La titularidad de los derechos de autor en Argentina define quién puede disponer, explotar y defender una obra literaria, artística, científica o cualquiera otra protegida por la Ley Nº 11.723 (y normas complementarias). Afecta tanto a la autoría y a la coautoría como a los sujetos que, por contrato o por la naturaleza de la obra, detentan derechos patrimoniales derivados de la obra original. Es necesario distinguir entre derechos morales y derechos patrimoniales, entender cuándo se configura la coautoría, qué ocurre con las obras por encargo o colectivas, y cómo se regulan las obras derivadas (traducciones, adaptaciones, arreglos), así como las vías prácticas para acreditar y negociar la titularidad.

Marco jurídico básico en Argentina

La Ley Nº 11.723 regula el régimen de derecho de autor en Argentina. En términos generales:

  • Autoría: se reconoce al creador de la obra como titular originario de los derechos.
  • Derechos morales: suelen ser personales, inalienables e irrenunciables en la medida que la ley y la doctrina los califican; protegen la paternidad de la obra y su integridad.
  • Derechos patrimoniales: otorguen la facultad de explotar económicamente la obra; pueden transmitirse o licenciarse según las formas y límites previstos en la ley y en los contratos.

El registro administrativo (Dirección Nacional del Derecho de Autor - DNDA) constituye un medio de prueba accesible —no requisito para la protección— que facilita acreditar la fecha de creación y la titularidad en disputas.
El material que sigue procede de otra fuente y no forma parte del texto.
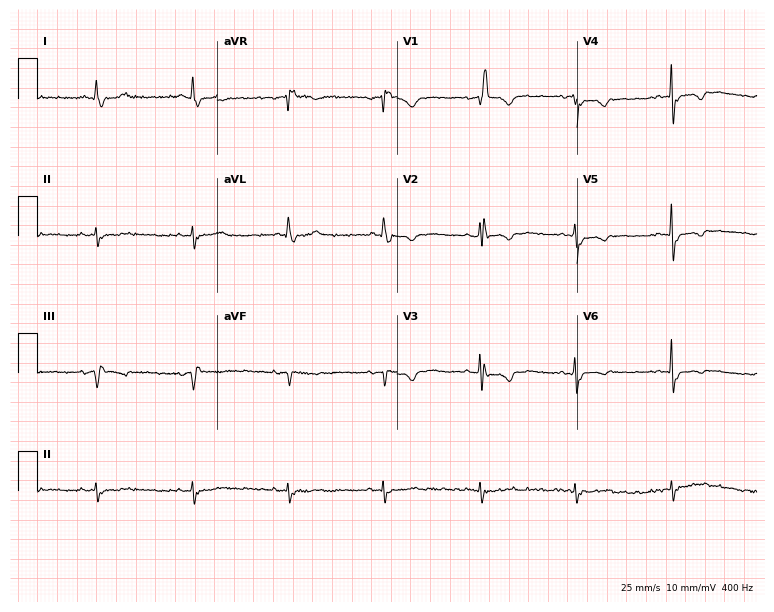
Resting 12-lead electrocardiogram (7.3-second recording at 400 Hz). Patient: a female, 84 years old. The tracing shows right bundle branch block.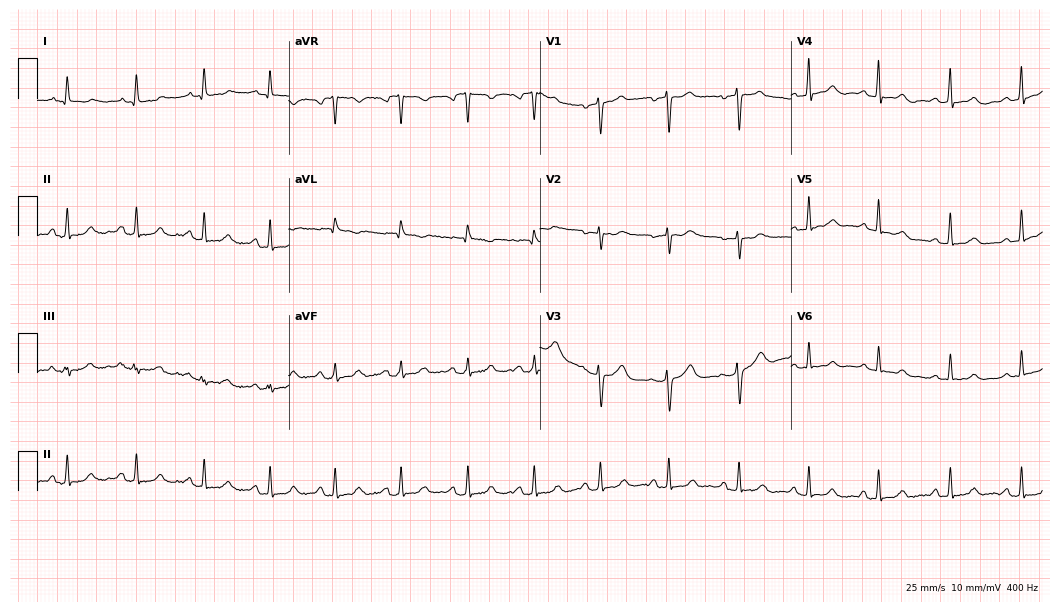
Resting 12-lead electrocardiogram (10.2-second recording at 400 Hz). Patient: a woman, 38 years old. None of these six findings is recorded: first-degree AV block, right bundle branch block (RBBB), left bundle branch block (LBBB), sinus bradycardia, atrial fibrillation (AF), sinus tachycardia.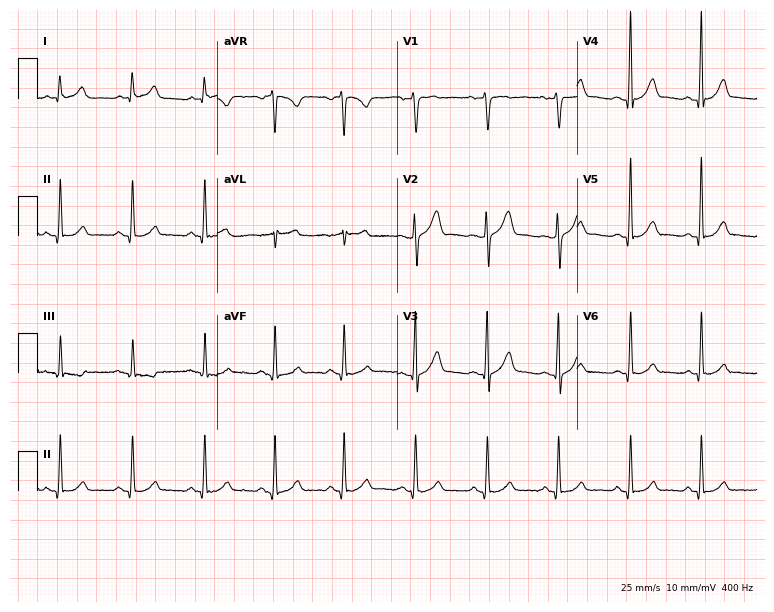
Electrocardiogram (7.3-second recording at 400 Hz), a 48-year-old man. Overall reading on record: normal ECG.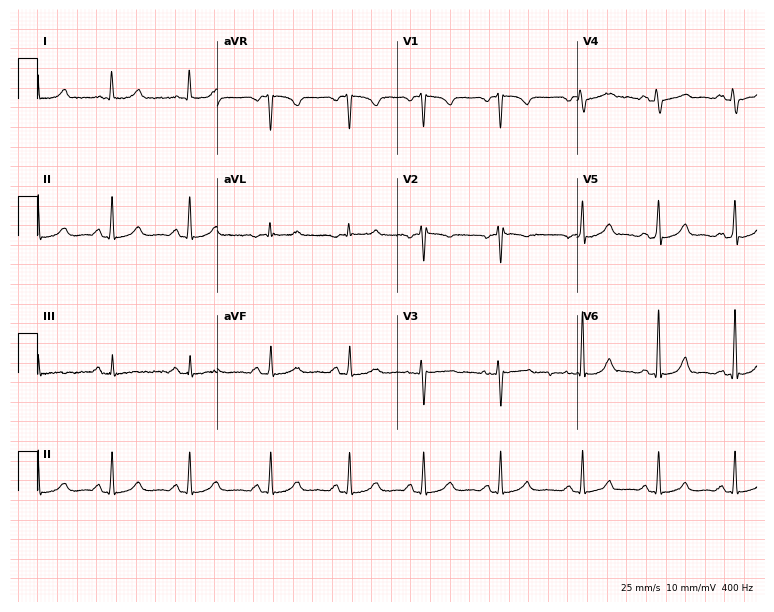
ECG (7.3-second recording at 400 Hz) — a female patient, 33 years old. Screened for six findings — first-degree AV block, right bundle branch block (RBBB), left bundle branch block (LBBB), sinus bradycardia, atrial fibrillation (AF), sinus tachycardia — none is recorded. Other findings, if any, are not listed.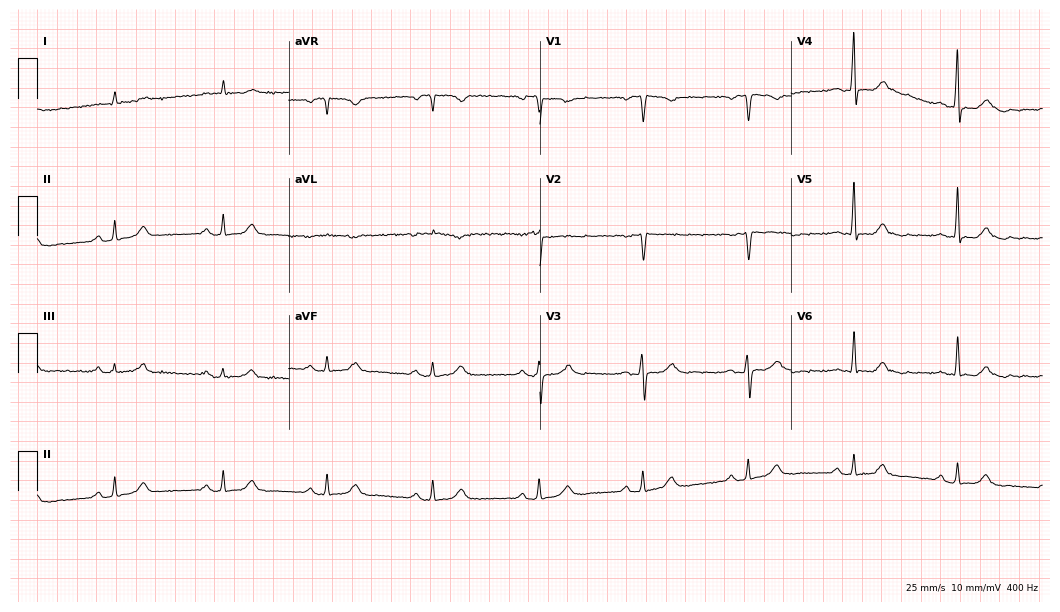
12-lead ECG from a man, 69 years old. No first-degree AV block, right bundle branch block (RBBB), left bundle branch block (LBBB), sinus bradycardia, atrial fibrillation (AF) or sinus tachycardia recorded for this tracing.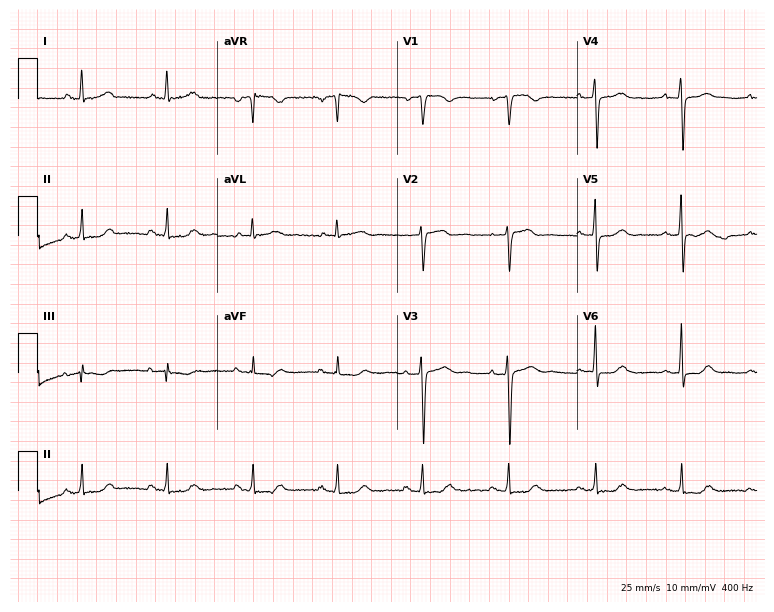
Standard 12-lead ECG recorded from a 71-year-old woman. Read as a normal ECG.

Autor originario: quién es y qué derechos tiene

Jurídicamente, el autor es la persona natural que crea una obra. La ley protege al autor desde la creación sin necesidad de formalidades. Entre las consecuencias principales:

  • Titularidad originaria: la condición de autor surge por el acto creativo. Si varias personas contribuyen de forma independiente e intencional a una obra común, se configura la coautoría.
  • Derechos morales: incluyen el derecho a ser reconocido como autor (paternidad), a oponerse a deformaciones o modificaciones que afecten la integridad de la obra y a decidir la primera divulgación, entre otros. Son personales y no pueden ser enajenados; su posibilidad de ejercicio tras la muerte del autor puede depender de la normativa y de la interpretación judicial.
  • Derechos patrimoniales: permiten reproducir, distribuir, comunicar públicamente y transformar la obra. Pueden transferirse total o parcialmente mediante contrato o sucesión.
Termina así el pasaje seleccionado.